Deregulation of cen mRNA granule formation. (A) Immunoblots show Cen protein content relative to the actin loading control from 1–3-h embryonic extracts and are quantified in A′. Levels of Cen were normalized to the mean WT levels of actin from n = 3 independent biological replicates, each with n = 2 technical replicates run on the same gel. (B) Maximum-intensity projection of an interphase NC 10 embryo for cen mRNA labeled by smFISH (magenta), DAPI (nuclei, blue), and Cnn showing large cen RNPs. Asterisk marks nuclear fallout. Boxed regions enlarged below (zoom). Scale bars: 10 µm; 2 µm (insets).

Figure 9.

Deregulation of cen mRNA impairs viability. (A and B) Single optical sections of interphase NC 13 embryos stained for Cen and FMRP; boxes enlarged in inset. (C) Pearson’s coefficient of Cen and FMRP signals; each dot is a measurement from n = 25 WT and n = 19 cen-bcd-3′UTR embryos from two independent experiments. One channel was rotated 180° to test for specificity of colocalization.
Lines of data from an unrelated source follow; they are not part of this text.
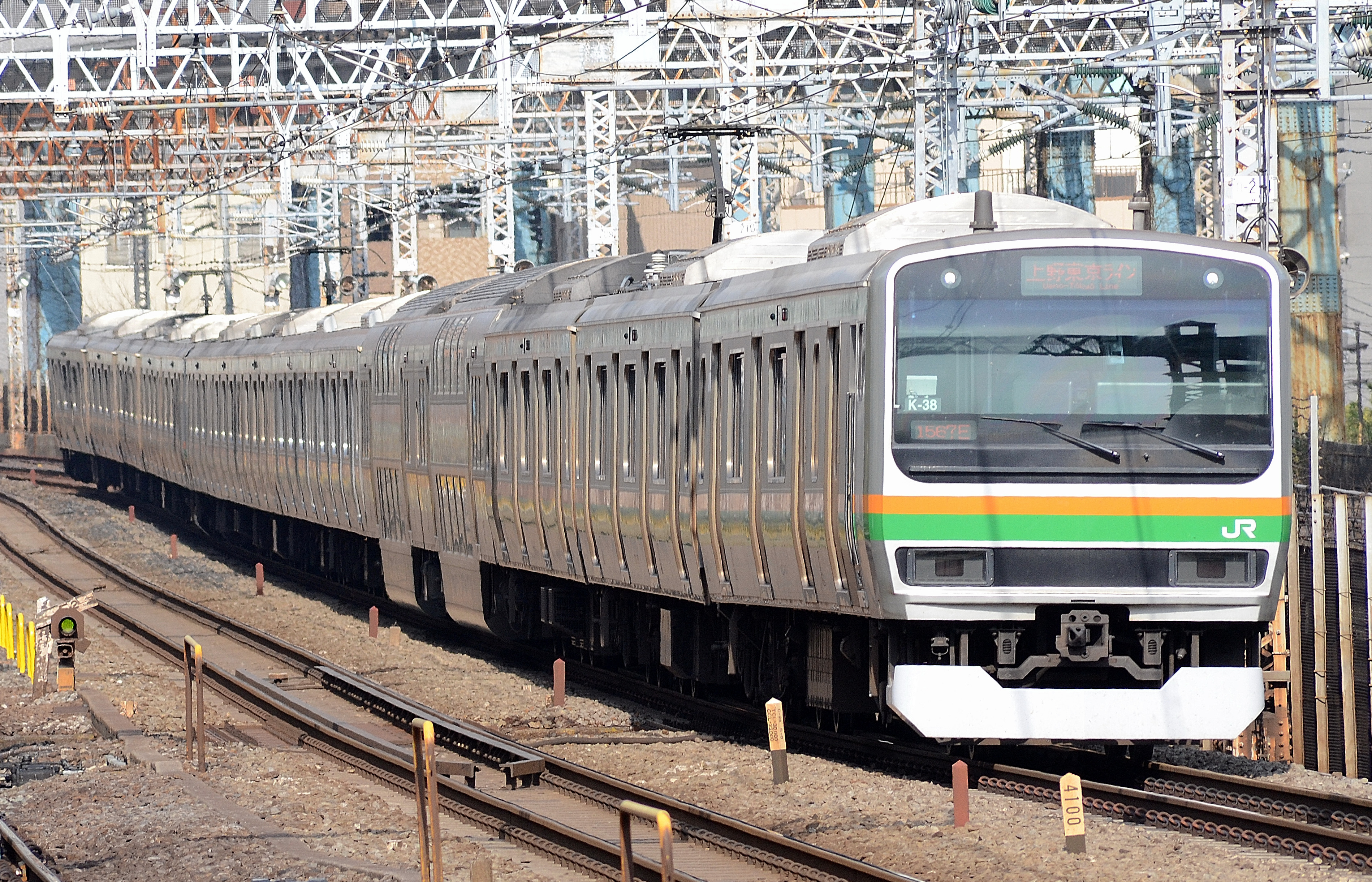 東海道線、新橋-品川間を走行する｢上野東京ライン｣のE231系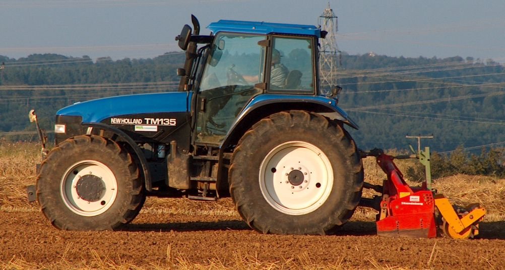 New-Holland-Traktor TM135 mit Fräse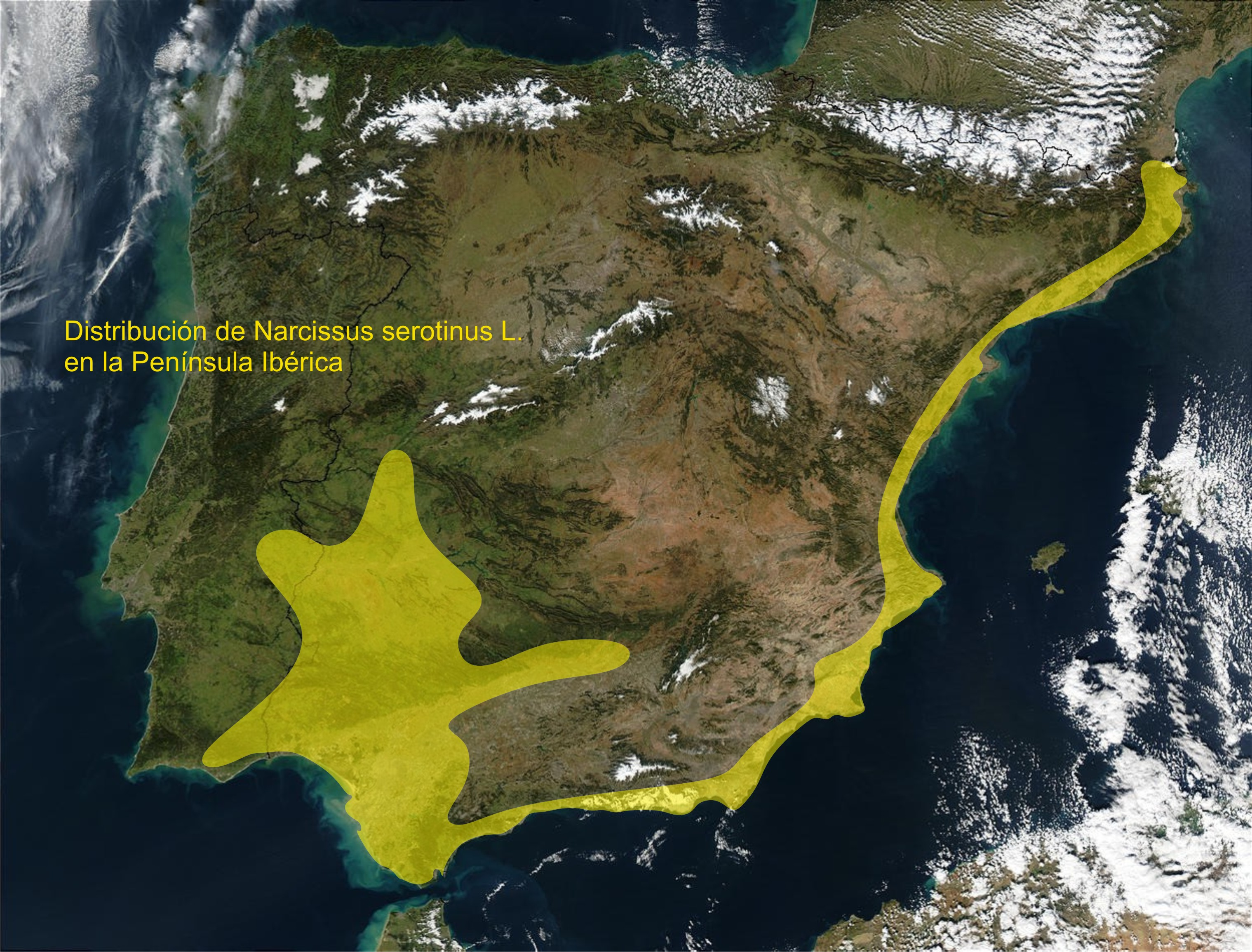 Área de distribución de Narcissus serotinus L. en la Península Ibérica.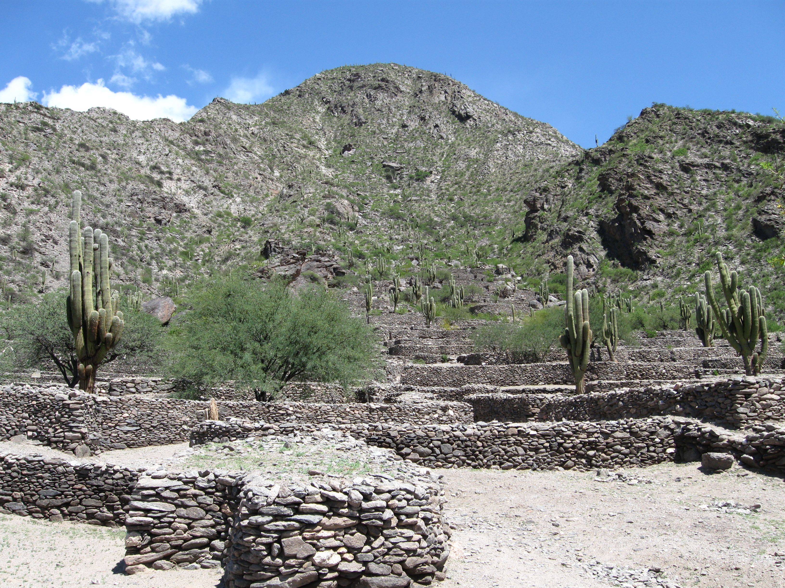 Vista de Frente de las Ruinas de Quilmes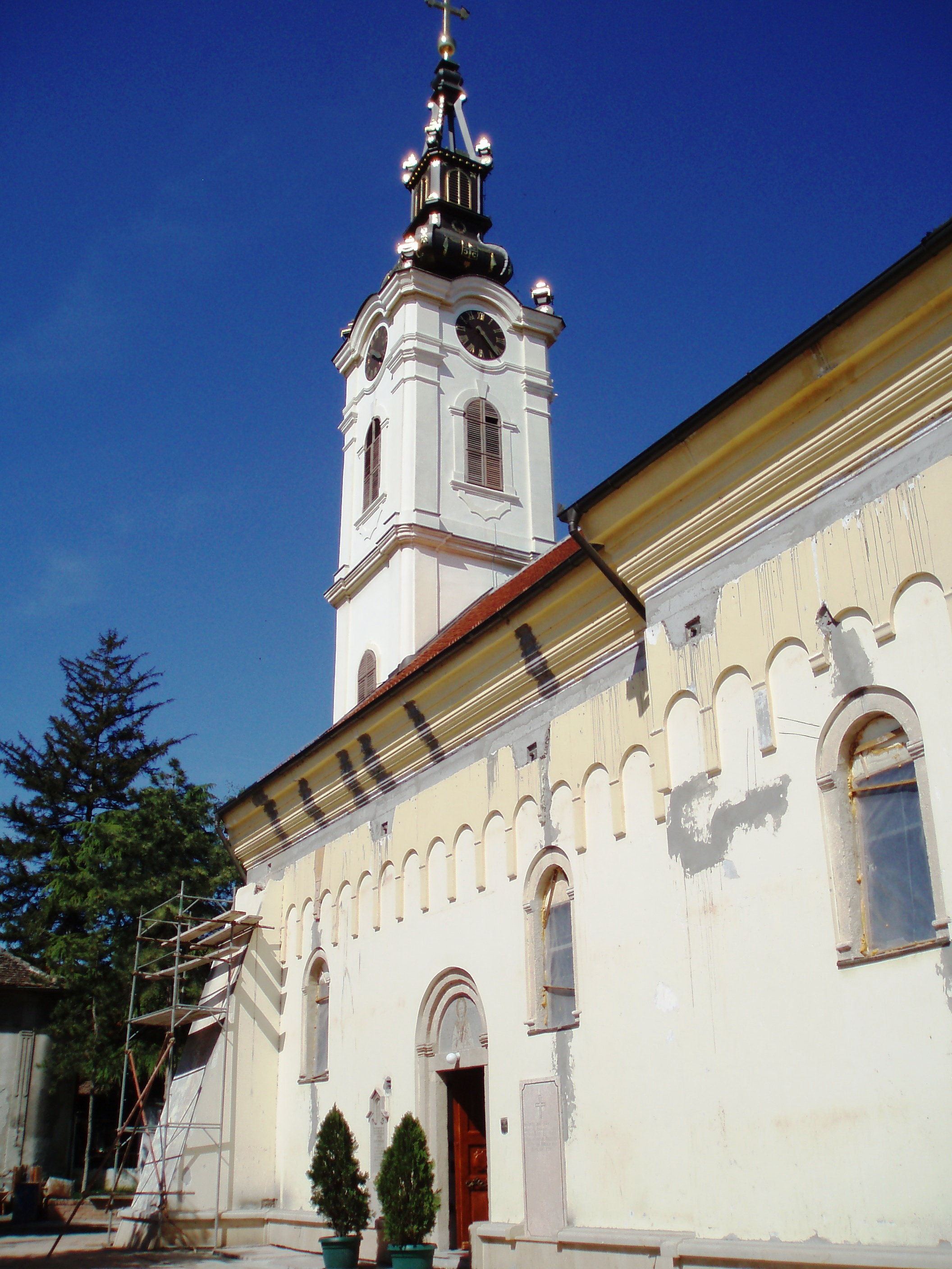 Фотографија Николајевске цркве у Земуну, аутор фотографије: Nicolo

Mean ± SD is displayed (red). **, P < 0.01; ***, P < 0.001; ****, P < 0.0001 by Kruskal-Wallis followed by Dunn’s multiple comparisons test. Scale bars: 20 µm (A and B); 5 µm (insets). n.s., not significant. (D) Embryonic lethality rates in cen versus cen-bcd-3′UTR embryos from three independent experiments. Mean ± SD is shown; P calculated by unpaired t test. (E) Model for FMRP-mediated regulation of cen mRNA. A direct interaction docks Cen to Cnn (green) at the centrosome (Kao and Megraw, 2009). Cen protein interacts with cen mRNA (magenta), which also recruits ik2 mRNA (Bergalet et al., 2020). Our data suggest that cen mRNA localization, organization into granules and levels, and translation are regulated by FMRP. Further, cen mRNA is an important target of FMRP required for spindle integrity and viability.